Bu şenlikli girişin ardından ciddi bir söz işitilmek ister: En ciddi olana seslenecek. Felsefeciler ve bilgi dostları, açın gözünüzü, şehit olmaktan sakının! "Hakikat isteği için" acı çekmekten! Hatta kendinizi savunmaktan!
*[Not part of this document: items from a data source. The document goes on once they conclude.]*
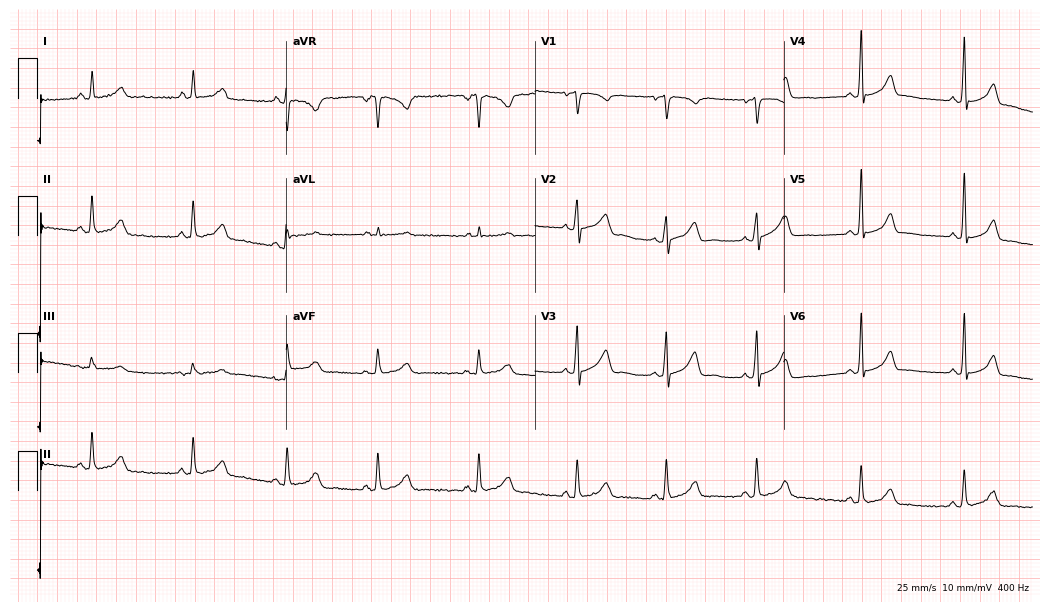
12-lead ECG (10.1-second recording at 400 Hz) from a 37-year-old female. Labelled as a normal ECG.
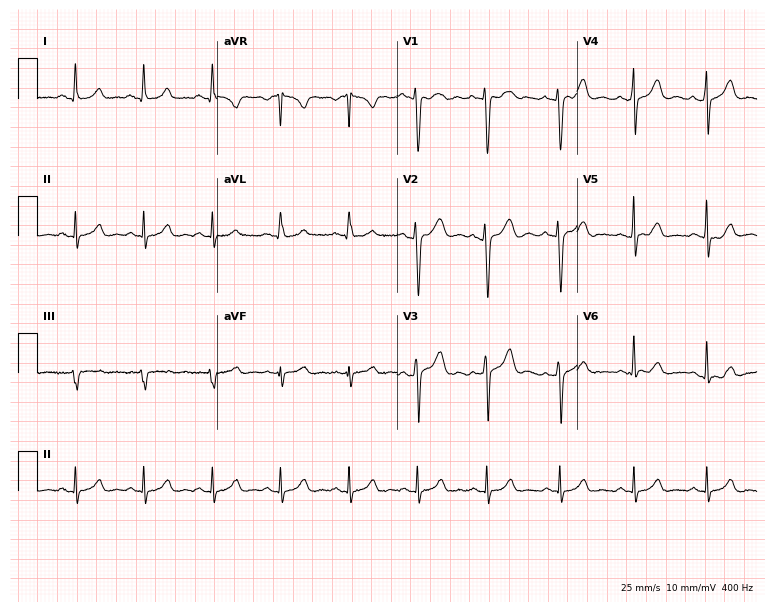
Resting 12-lead electrocardiogram. Patient: a 39-year-old female. Read as a normal ECG.
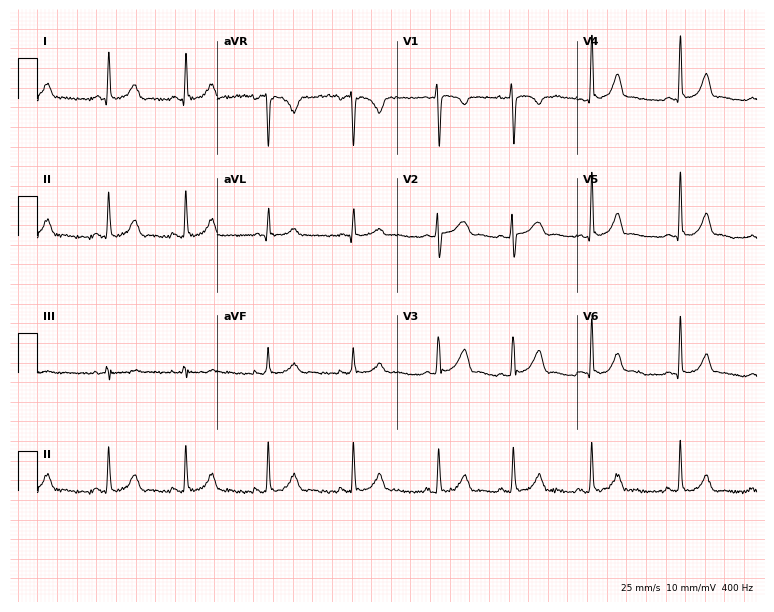
ECG — a 23-year-old female patient. Labelled as a normal ECG.
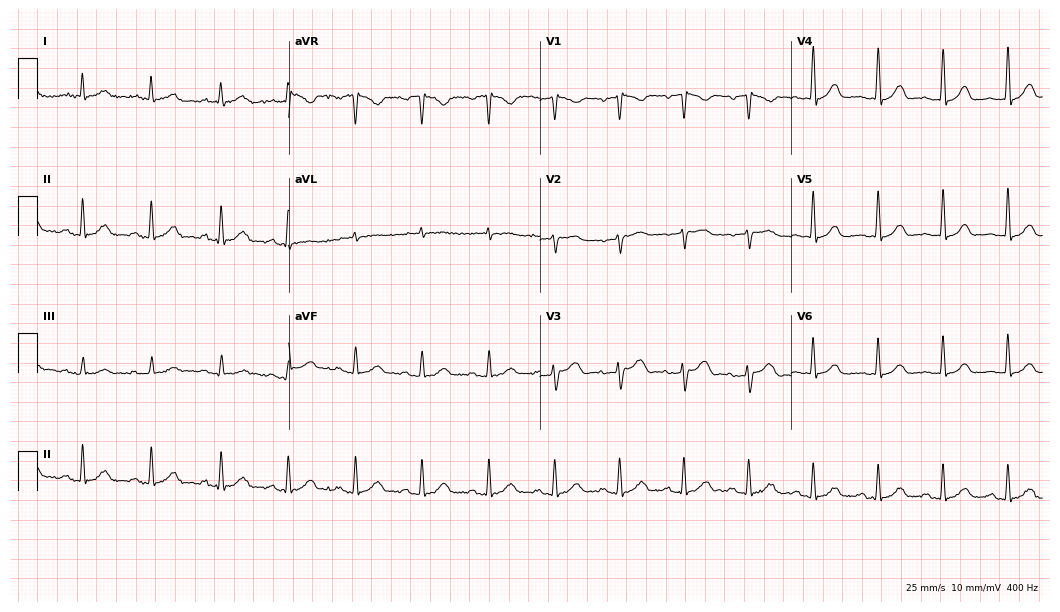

Vicdanınızın tüm günahsızlığını, ince yantutmazlığını bozar: sizi karşı çıkışlara ve kırmızı kumaşlara direngen kılar, aptallaştırır, hayvanlaştırır, boğalaştırır: tehlikeyle, iftirayla, zan altında olmakla, sürülmekle ve hatta düşmanlığın daha kötü sonuçlarıyla savaşırken, sanki yeryüzünde hakikatin koruyuculara gereksinimi varmış gibi! ve işte siz, siz en acıklı kılıkların şövalyeleri45 sevgili avareler,
ruhun örümcek ağı örücüleri! Sonunda, yeterince öğrendiğiniz; haklı olup olmamanızın pek de önemi yok, şimdiye dek hiçbir filozof haklı olmadı ki, savcıların ve yargıçların önünde tüm debdebeli tavırlarınızdan, kozlarınızdan daha bir övülesi hakikatçilik, özel sözcüklerinizden, tuttuğunuz öğretilerden sonra (arada bir kendinizden sonra) kondurduğunuz her küçük soru işaretinde bulunabilir! İyisi mi çekilin şöyle bir kenara! Gidin saklayın kendinizi! Maskelerinizi ve incelmişliğinizi takının da yanlış anlaşılın! Ya da biraz korkun! Ve bahçeyi unutmayın, altın çitlerle çevrili bahçeyi! Çevrenizdeki insanlara bir bahçeymiş gibi sahip çıkın - ya da suların üstündeki müzik, günbatımına doğru, günün anımsamalara döndüğü; - iyi bir yalnızlık seçin, özgür, uçarı, kolay yalnızlık. size de böylece bir anlamıyla iyi kalma hakkını versin! ne zehirli, ne hileci, ne kötü yapıyor herkesi; gözler önüne serilmiş güçle yürütülemeyen her uzun savaş! Nasıl da kişisel kılıyor insanı, bir uzun korku, uzun bir süre düşmanı kullanarak, olası bir düşmanı! Bu toplumdan sürülmüşler, bu uzun süre izlenmiş, kötü biçimde saldırıya uğramışlar - ayrıca zorlanmış münzeviler. Spinozlar ve Giordano Brunolar - eninde sonunda hep, en yüce tinsellik maskesi arkasında, belki kendileri bile bilmeden. incelmiş intikamcılara, zehir hazırlayıcılara dönüşüyorlar. (Spinozanın ahlakını ve ilahiyatının temelini açın bakın da görün!) - bir felsefecinin şaşmaz biçimde felsefi mizah duygusunu yitirişinin işareti olan ahlaksal öfkenin yontulmamışlığından söz etmeyelim. Felsefecinin şehit olması, "hakikat için kurban olma"sı, içinde bulunan kışkırtıcıyı, gösterişçi artisti ortaya çıkarmaya zorluyor; eğer biri onu şimdiye dek artistik merakla seyretmişse, birçok felsefeciyle ilgili olarak, tehlikeli bir isteği kolaylıkla kavrayacak, ondaki çöküntüyü bir kez daha görecek ("şehitliğe" doğru çöküntü, sahneye, kürsü çığırtkanlığına). Ancak böyle bir istekle görülecek şeyin ne olduğu açık olmalı: Yalnızca satir dramı mı46, yalnızca ek bir
komik piyes mi, yalnızca uzun gerçek trajedinin sonuna gelindiğinin sürüp giden bir kanıtı mı: Her felsefenin daha doğuşunda uzun bir trajedi olduğunu varsayarak.